Real talk: If you want a center-right view of the financial collapse and financial reform (mostly reform, but the collapse is implied in there), I’d recommend checking out the The Squam Lake Report, which has Duffie, Rajan, Cochrane and many others (I think it is online as well).  I learned a lot more from engaging with that view of financial reform.  You should note that many of the authors are embedded pretty deep in the financial markets and have huge conflicts, well documented in this fascinating interview with Gerald Epstein about his paper documenting these conflicts (more on that).

So: where to begin with the GOP paper?  In the beginning the GSEs were the primary drivers of a housing bubble, a housing bubble that came about because of U.S. government policy acting as social policy.   The private securitization market was created, in theory, to deal with this demand for housing.  This network had some leverage in it causing a bank run when the bubble collapsed.  The second half is a pretty standard narrative in some ways, so I’m assuming the reason this was released was to make the securitization process look like both a bystander and a victim of an out of control GSEs.

I can’t respond to this argument because there are no numbers or citations. It is likely that Wallison is using Edward Pinto’s idiosyncratic definition of what constitutes a subprime mortgage, renaming prime loans with FICO < 660 as subprime, and not industry standard, as James Kwak has taken apart elsewhere. There’s the normal CRA caused the housing bubble stuff in there which has been debunked. That the GSE kicked off the housing bubble has been taken apart by the GSE’s Conservator’s Report, well reviewed by Karl Smith here. There is no engagement with counter-arguments, no narratives, no facts, no numbers. So there’s simply nothing for me to respond to in this report.

The rest of their narrative is fairly conventional off that baseline.   There’s no mention of derivatives and the role the credit default swap market played in providing insurance for these mortgage bonds.  (Indeed, the word derivative and credit default swap/cds aren’t included at all.)  There’s nothing about the latest research pointing to securitization being a major driver in increasing mortgage debt.

It’s funny that they voted to ban the word shadow banks, because they give an account of it causing the financial crisis:

Runs can be sparked by real losses, but in the end, they are all about the loss of confidence that depositors will get their money back.

Bank runs have not been all that common in recent history because banks facing a run can borrow from the Federal Reserve to meet liquidity needs, and most deposits are insured by the Federal Deposit Insurance Corporation. But other types of financial firms fund themselves using a similar mechanism without the government backstop. They issue short-term debt to investors and pay a small interest payment in return. Investors will usually choose to roll over their loans when they mature, similar to a depositor choosing to keep their money in the bank. But once investors get spooked, and a run begins, there is nothing that a financial firm can do except try to regain the market’s confidence.

Runs are contagious. During a panic, fear of loss spreads quickly. When one firm is failing, investors will often lose confidence in firms with similar business models, or similar asset holdings.

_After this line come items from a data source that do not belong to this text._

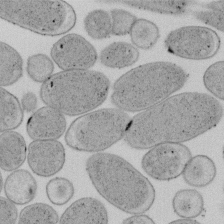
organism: E. coli
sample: Bacterial nucleoid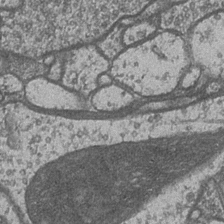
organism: Drosophila
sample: Optic medulla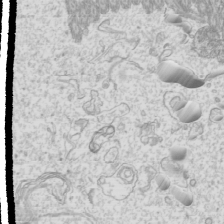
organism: Mouse
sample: Cilia; mouse epididymis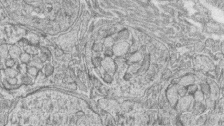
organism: Zebrafish
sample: synaptic ribbons in rod cells and cone cells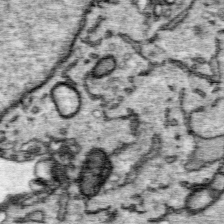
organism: Human
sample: HeLa cells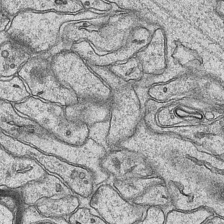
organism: Mouse
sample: CA1 Hippocampus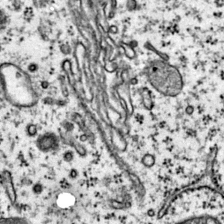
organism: Mouse
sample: Primary visual cortex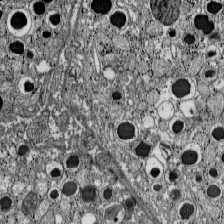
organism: C57BL Mouse
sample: Pancreatic islet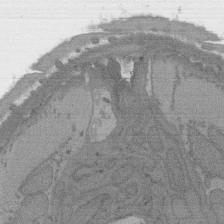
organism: C. elegans
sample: AFD neurons C. elegans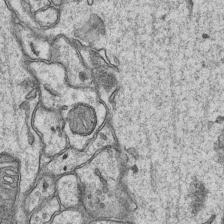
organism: Mouse
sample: CA1 Hippocampus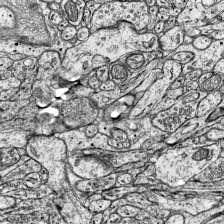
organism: Mouse
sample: Visual Cortex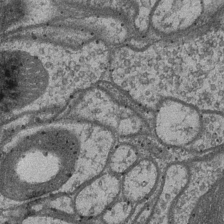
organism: Drosophila
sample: Optic medulla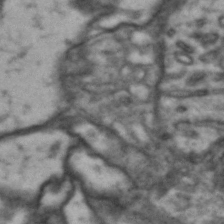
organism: Drosophila
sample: Brain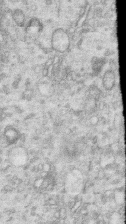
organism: Human
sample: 1205lu cells

This is how the panic spread in the fall of 2008.

I’m not really sure what value this adds.  They had the power of subpoena, staff and a budget, and, random bloggers covering it have done a much better job.  Ezra Klein has more in these two blog posts summarizing Gary Gorton’s work about the nature of these shadow bank runs from a year and a half ago than all the GOP could come up with in a year, and there’s been a lot more written about this topic since then.

(This New York Fed report is where I believe the cutting edge is on shadow bank stories;  have fun zooming in on the shadow-banking map on page three.)

You’ll be happy to know the last line is:  “We caution our nation’s leaders to learn the appropriate lessons from history and take seriously the need to reduce our federal deficit.” I can only assume they ran out of time before explaining why we need to reject the START Treaty and DREAM Act to protect against financial crises as well.

But I have to hand it to them.  They decided to take one for the team and release this report that implies markets can never fail, only governments.   No sources, no numbers, no new info, not even 10 pages, but they put it out there so reporters have the option to go “well, on the other hand the Republicans said this.”  That’s how seriously the conservative movement takes ideological warfare.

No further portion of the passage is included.